Выбрать главу

Наставником латинского языка в младших классах академии был уже известный нам бывший «парижский студент» Тарасий Посников. Посников не мог не обратить внимания на горячего и упрямого помора, пришедшего пешком за наукой в Москву. Он знал, что судьба забросила его друга Ивана Каргопольского в Холмогоры, и, несомненно, справлялся о нем у Ломоносова.

Тарасий Посников представлял собой весьма необычную фигуру среди учителей академии. Он был единственным «светским», или «бельцом», как его называли, и ни за что не хотел принимать монашества, хотя это открывало путь к преподаванию в старших классах. Посников одним своим видом мозолил глаза начальству, и его настойчиво выживали из академии.

Этот упрямый горемыка, вынужденный цепляться за свое место из-за куска хлеба, не ладивший с монахами и не пожелавший принять «ангельского чина», ожесточенно боровшийся за свои права, как бы олицетворял собой дух непокорности и протеста, не умиравший в бурсах.

Вероятно, он принял самое горячее участие в талантливом юноше и сумел ободрить его и помог ему овладеть латынью.

Блестящие способности Ломоносова скоро проявили себя с полной силой. Не прошло и полугода, как его перевели из низшего класса во второй и в том же году — из второго в третий класс. А через год он стал настолько силен в латинском языке, что мог сочинять на нем небольшие стихи.

«Дома между тем долго его искали и, не нашед, почитали пропадшим». Его искали по всей округе, покуда не воротился с последними зимними лошадьми обоз, и приказчик сказал, что Михайло остался в Москве и просит о нем не сокрушаться.

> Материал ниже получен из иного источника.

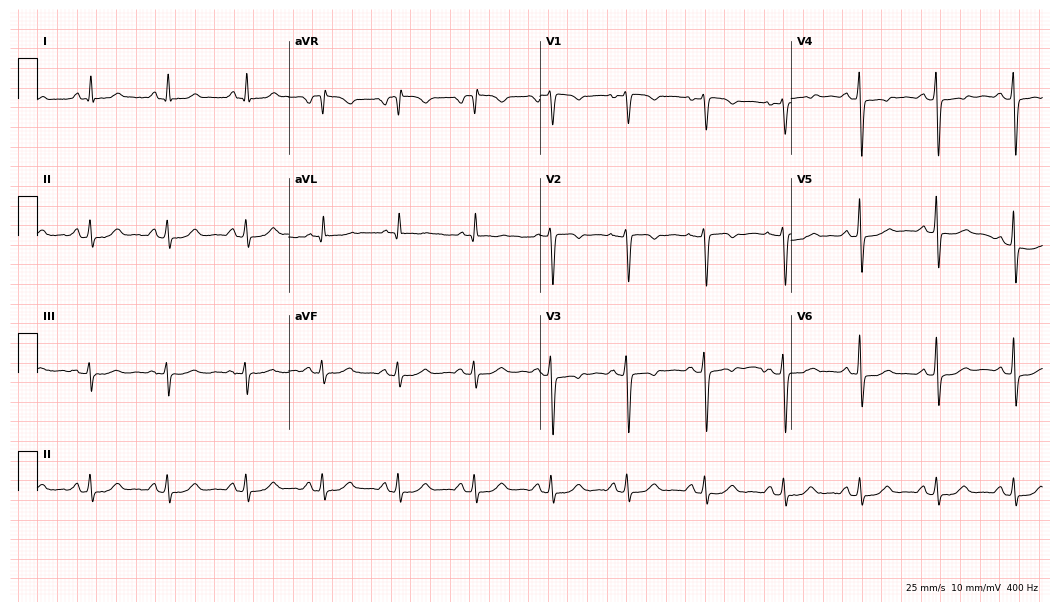
12-lead ECG from a woman, 45 years old (10.2-second recording at 400 Hz). No first-degree AV block, right bundle branch block, left bundle branch block, sinus bradycardia, atrial fibrillation or sinus tachycardia recorded for this tracing.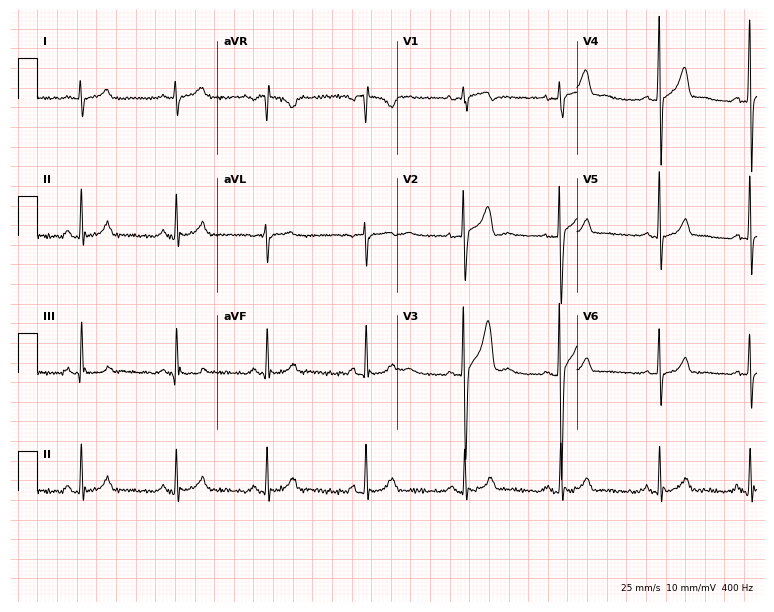
12-lead ECG from a 21-year-old man. Screened for six findings — first-degree AV block, right bundle branch block, left bundle branch block, sinus bradycardia, atrial fibrillation, sinus tachycardia — none is recorded.

Жить и учиться в Спасских школах Ломоносову было трудно. При школе не было общежития. Небольшой каменный флигель занимали ректор и префекты. Учителям были отданы тесные кельи. А учеников и вовсе поместить было некуда. Некоторые из них «обретались» у знакомых монахов и за то, что убирали и подметали их кельи, получали право ночевать где-либо в уголке или в сенях, другие же ютились в различных трущобах города. Школярам полагалось выдавать мизерное «жалованье». В краткой автобиографической записке, составленной Ломоносовым в начале 1754 года, он сообщает: «В московских Спасских школах записался 1731 года, генваря 10 числа. Жалованья в шести нижних школах получал по три копейки на день. А в седьмой четыре копейки на день». Но и это скудное жалованье, выдававшееся раз в месяц тяжелыми медяками, подолгу задерживали. Сохранилось известие, что как раз в 1732 году жалованье не выдавалось ни ученикам, ни учителям вовсе, так что многие ученики «претерпевали глад и хлад, от школ поотставали».

Вся обстановка в академии наводила уныние и скорее отвращала, чем приохочивала к наукам. От учеников требовали не столько разумного, сколько дословного заучивания всего преподаваемого. Учебников почти не было, учились по рукописным тетрадкам и записям лекций, которые передавались из класса в класс. Ученики должны были покупать бумагу за свой счет, а это было им не по карману. Вместо карандашей писали свинцовыми палочками, которые делали из расплющенной дроби. Осенью ученики академии устремлялись к московским прудам и речкам, где паслись стада гусей, и собирали перья, которые им потом и служили весь год.

В полутемных классах с низкими потолками было холодно и смрадно. На некрашеных длинных скамьях обтрепанные ученики в нескладных длиннополых полукафтаньях долбили латинские спряжения или правила риторики. Учеников приучали говорить по-латыни между собой, для чего прибегали ко всяким побудительным средствам. В Киевской академии, например, был введен так называемый «калькулюс». Начиная с класса грамматики ученику, если он допускал ошибку или сбивался с латыни на родную речь, вешали на шею бумажный свиток, вложенный в небольшой футляр. Обладатель такого украшения должен был, в свою очередь, кого-нибудь словить на ошибке и сбыть ему постыдный «калькулюс». Тот, у кого сверток оставался на ночь, подвергался насмешкам, а то и наказанию. «Калькулюс» применялся и в Московской академии во времена Ломоносова.

Но главным педагогическим средством оставались розги. В Спасских школах секли нещадно. Полуголодные ученики, из которых многие по великовозрастности не отличались от Ломоносова, скучали и балбесничали. Ученики «до драки скоры». За различные продерзости их ставили коленями на горох, «смиряли шелепами», наказывали плетьми и лозами, били «кошками» и даже сажали на цепь. Поощрялись доносы и наушничество.